### MATERIAL PROVIDED
== Segment start ==

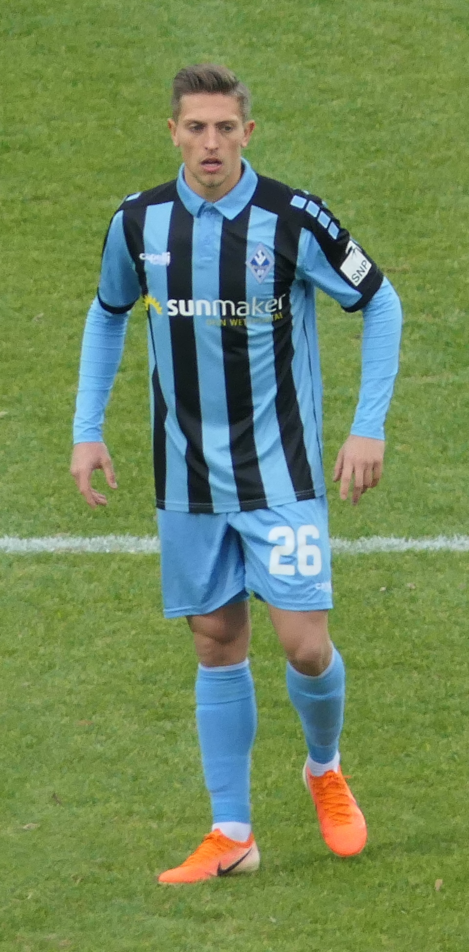 Der Fussballprofi Jan-Hendrik Marx im Trikot vom SV Waldhof Mannheim beim Heimspiel gegen Eintracht Braunschweig am 08.12.2019.
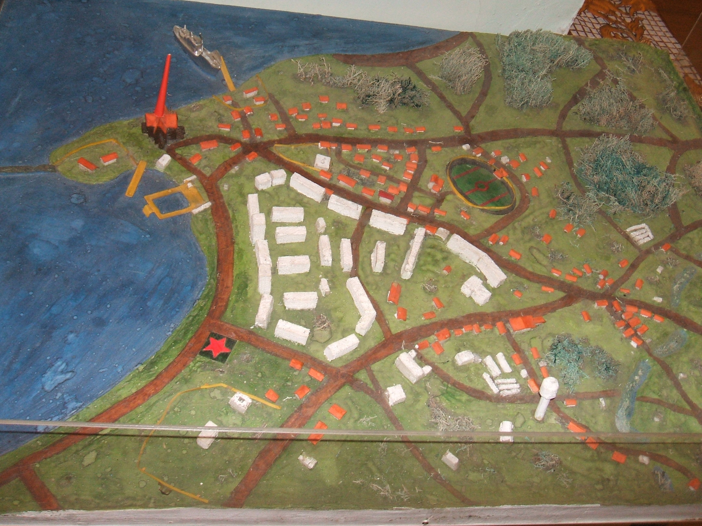 Приморск Лен.обл.
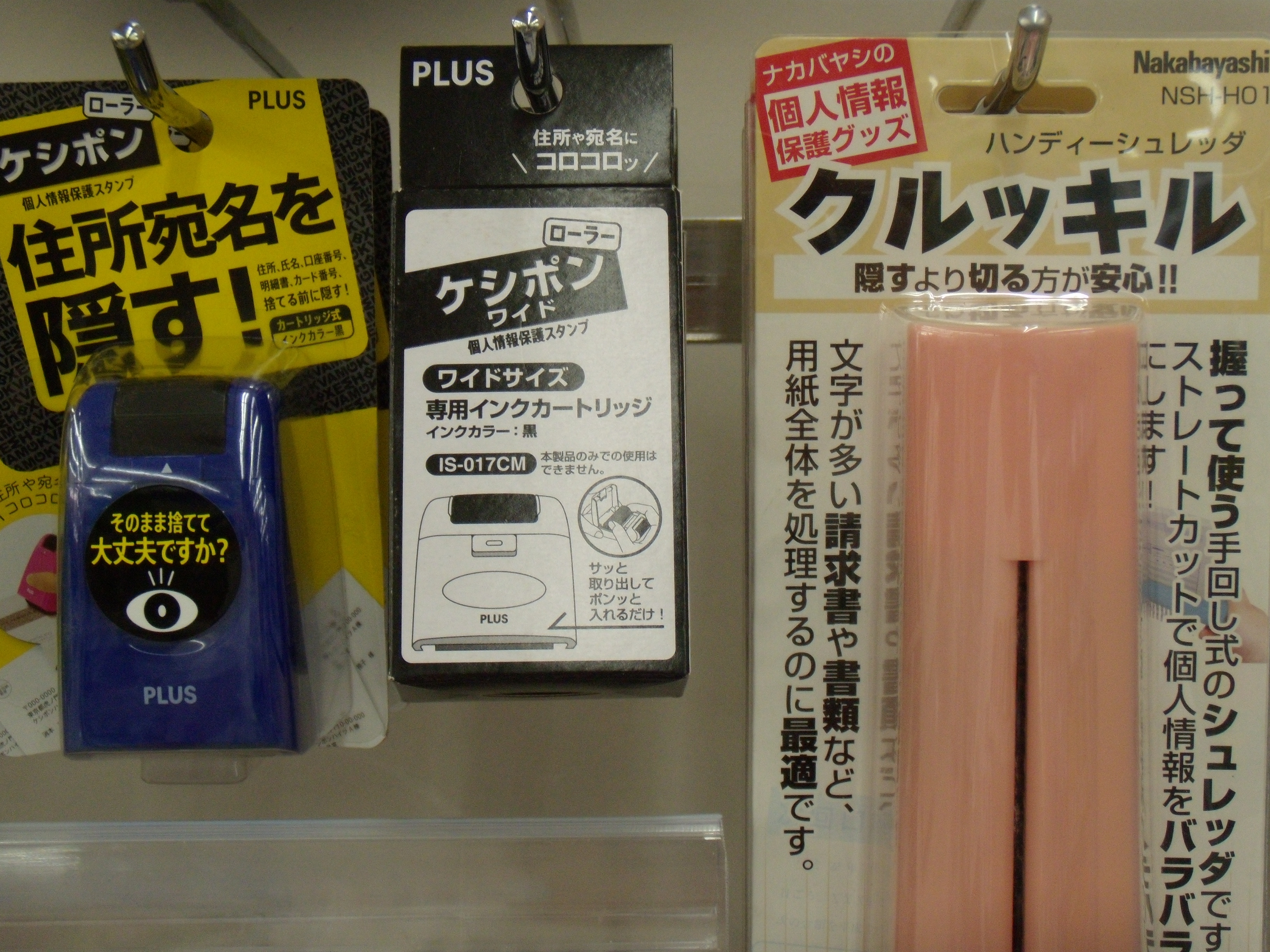 文房具における比較広告的内容を記したパッケージ。
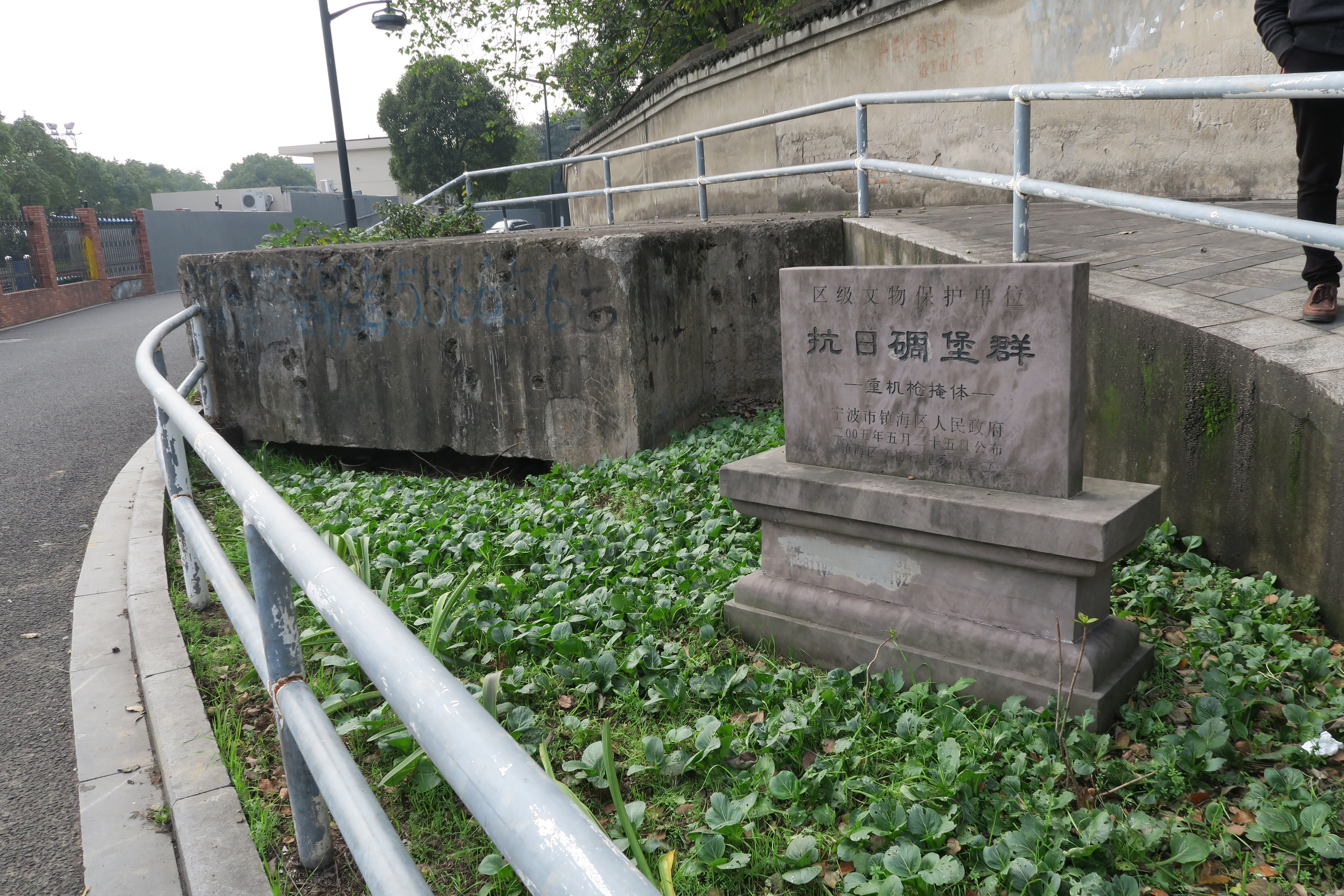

== Segment end ==

### REQUIRED WORK
Could the data above be reproduced exactly, with the pictures left out?

### ANSWER FOR THE TASK
 Der Fussballprofi Jan-Hendrik Marx im Trikot vom SV Waldhof Mannheim beim Heimspiel gegen Eintracht Braunschweig am 08.12.2019.
 Приморск Лен.обл.
 文房具における比較広告的内容を記したパッケージ。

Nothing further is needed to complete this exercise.